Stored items
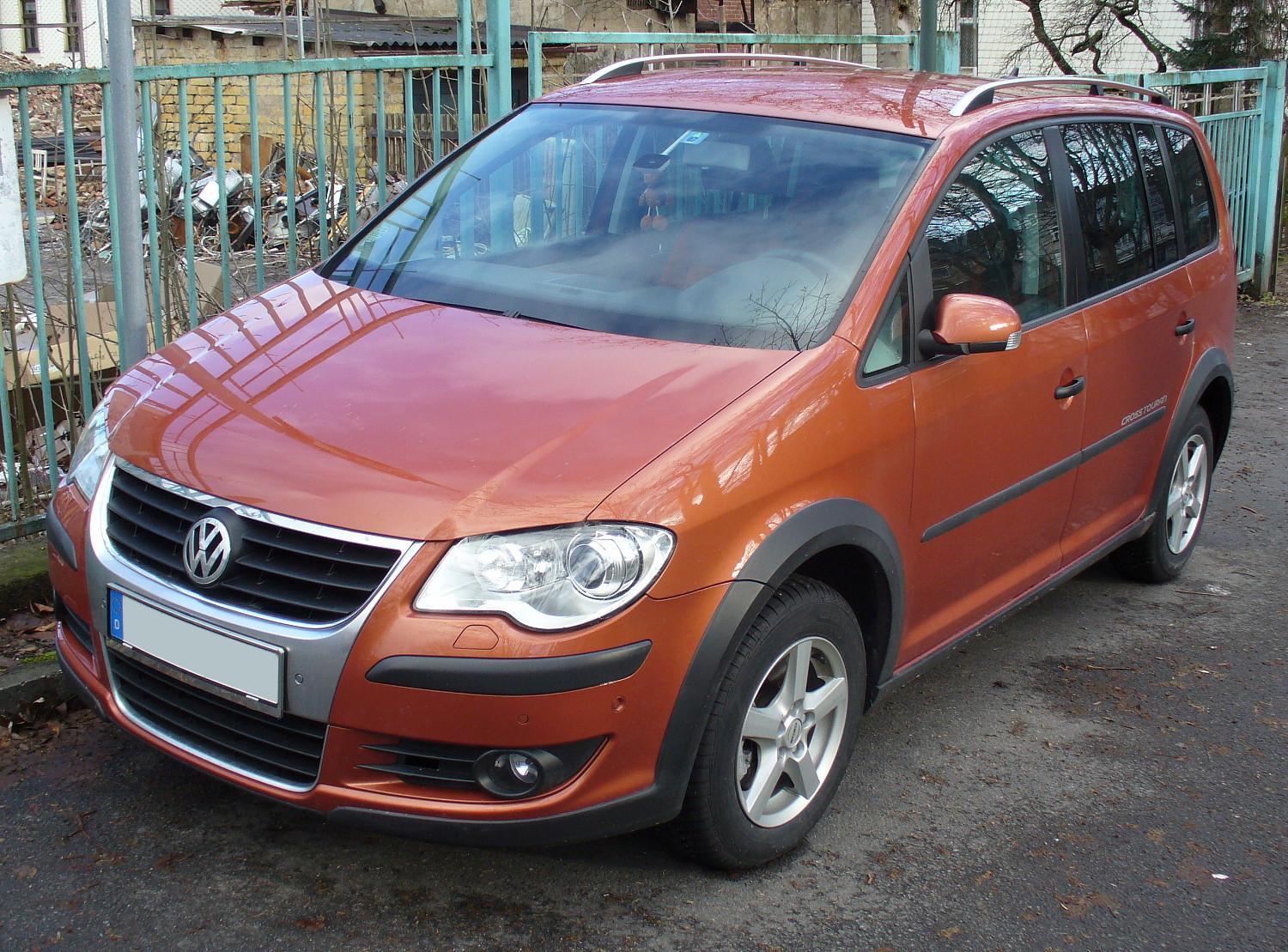 VW CrossTouran
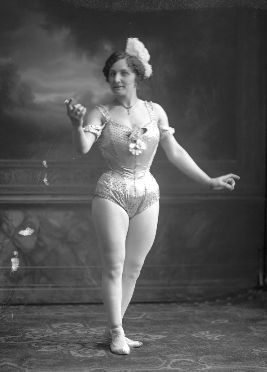 Fru Ingeborg Baltzola, Cirkus Hoffman. AVBILDAD - NAMN Gröning, Valborg Elisabeth
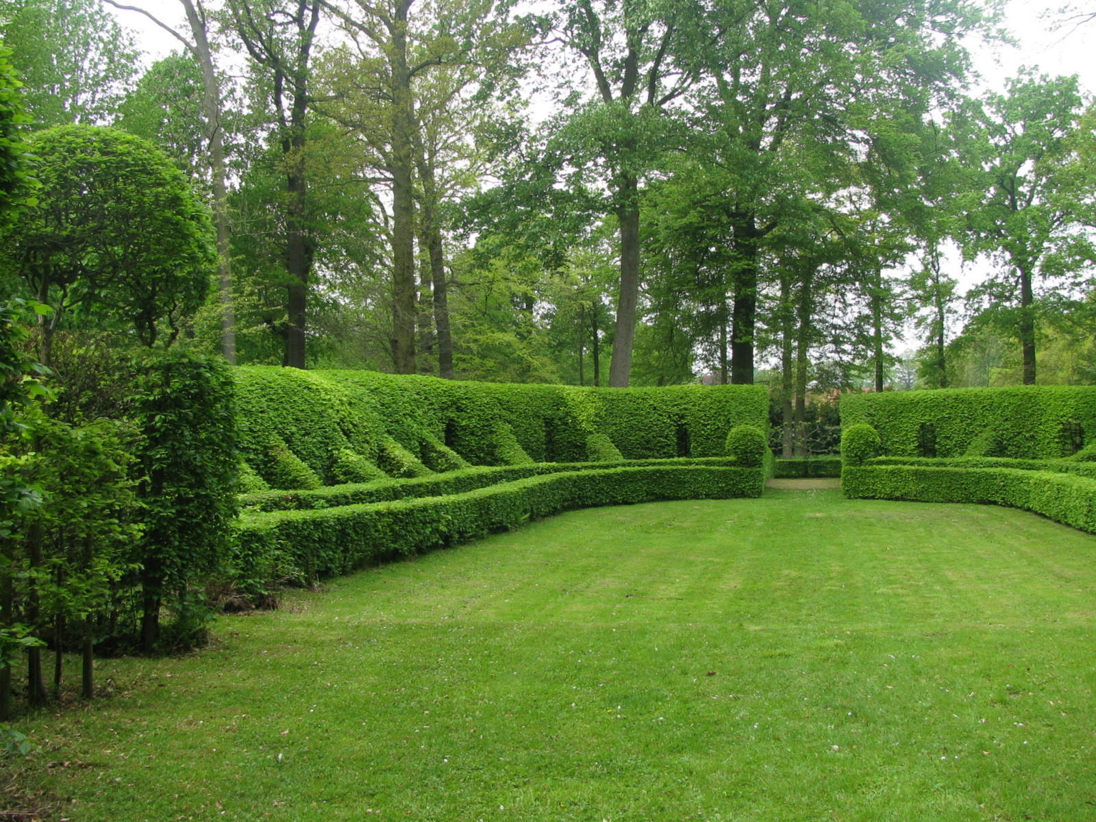 Leeuwergem castle
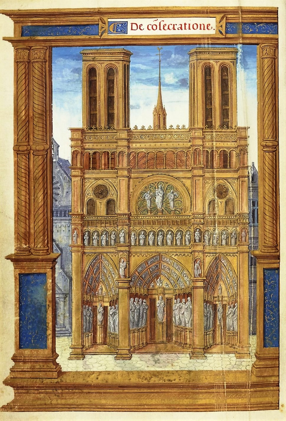 Notre-Dame-de-Paris, dans Pontifical romain aux armes de Jean II de Mauléon, évêque de Saint-Bertrand-de Comminges, BnF, Ms. Latin 1226-2
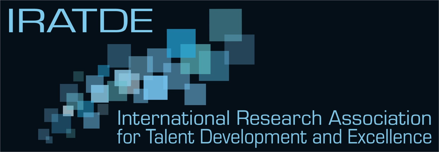 هذا اللوغو خاص بالجمعية العالمية لتنمية أبحاث الموهبة والتميز

WHAT YOU NEED TO DO: Pictures excluded, print only the lines from the one with "Notre-Dame-de-Paris, dans Pontifical" through the end of the entries above, exactly as written.

RESPONSE AREA:
 Notre-Dame-de-Paris, dans Pontifical romain aux armes de Jean II de Mauléon, évêque de Saint-Bertrand-de Comminges, BnF, Ms. Latin 1226-2
 هذا اللوغو خاص بالجمعية العالمية لتنمية أبحاث الموهبة والتميز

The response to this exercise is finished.